**Task statement**. Your answer must be the data repeated exactly, with no pictures in it.

[Records for the exercise]

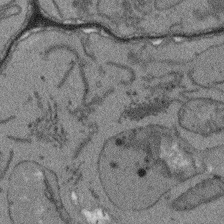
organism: Arabidopsis thaliana
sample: Root tip
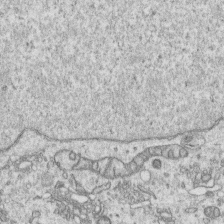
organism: Human
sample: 1205lu cells
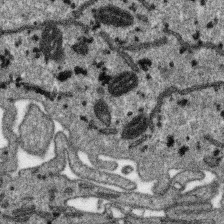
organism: Human
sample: Lung epithelial cells infected with SARS-CoV-2
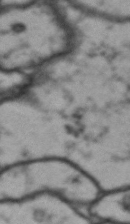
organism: Drosophila
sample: Brain
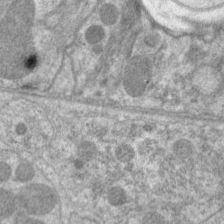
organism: C. elegans
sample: Pharynx
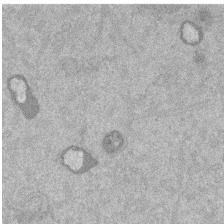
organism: Mouse
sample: Dividing mouse embryo 1 cell stage

[/Records for the exercise]

**Result of the task**.
organism: Arabidopsis thaliana
sample: Root tip
organism: Human
sample: 1205lu cells
organism: Human
sample: Lung epithelial cells infected with SARS-CoV-2
organism: Drosophila
sample: Brain
organism: C. elegans
sample: Pharynx
organism: Mouse
sample: Dividing mouse embryo 1 cell stage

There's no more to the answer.